Everything from the line containing "sample: Liver" down to the last line below should be set down exactly, and only that, without the pictures.

Input material:
-------

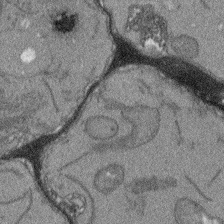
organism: Arabidopsis thaliana
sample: Root tip
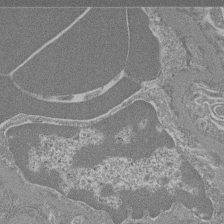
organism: Mouse
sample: Glomerulus
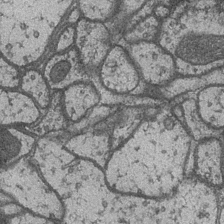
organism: Drosophila
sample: Optic medulla
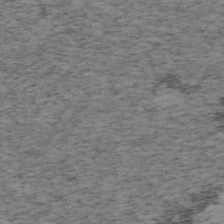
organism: Mouse
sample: OT-I killer T cells with ID8 ovarian cancer cells
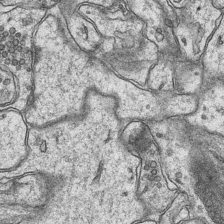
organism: Mouse
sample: CA1 Hippocampus
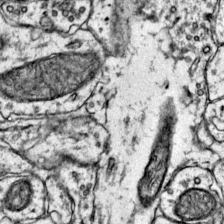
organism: Mouse
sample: Primary visual cortex
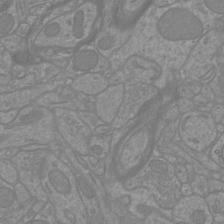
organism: Mouse
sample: Cortical neurons
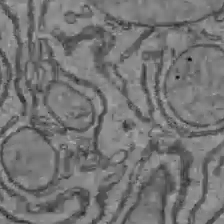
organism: C57BL Mouse
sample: Liver
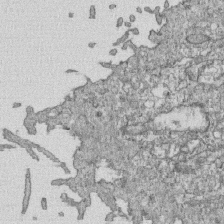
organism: Human
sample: HeLa cell HIV synapse
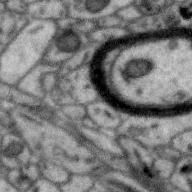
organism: Zebra finch
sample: Brain
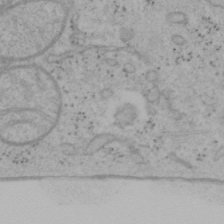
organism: Human
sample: HeLa cells
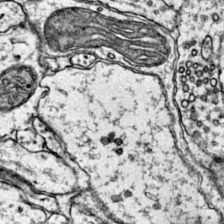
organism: Mouse
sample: Primary visual cortex
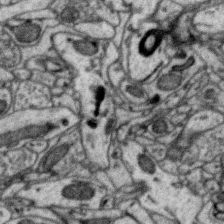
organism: Zebra finch
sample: Brain
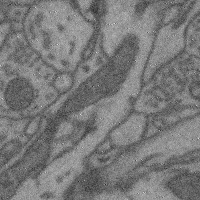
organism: Mouse
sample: Cerebral cortex
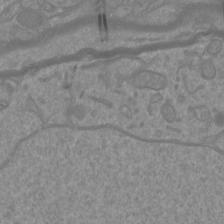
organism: Mouse
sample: Cortical neurons
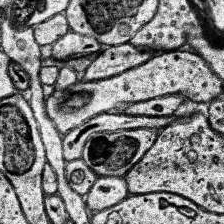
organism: Human
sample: Temporal Lobe

-------

Solution below:
sample: Liver
organism: Human
sample: HeLa cell HIV synapse
organism: Zebra finch
sample: Brain
organism: Human
sample: HeLa cells
organism: Mouse
sample: Primary visual cortex
organism: Zebra finch
sample: Brain
organism: Mouse
sample: Cerebral cortex
organism: Mouse
sample: Cortical neurons
organism: Human
sample: Temporal Lobe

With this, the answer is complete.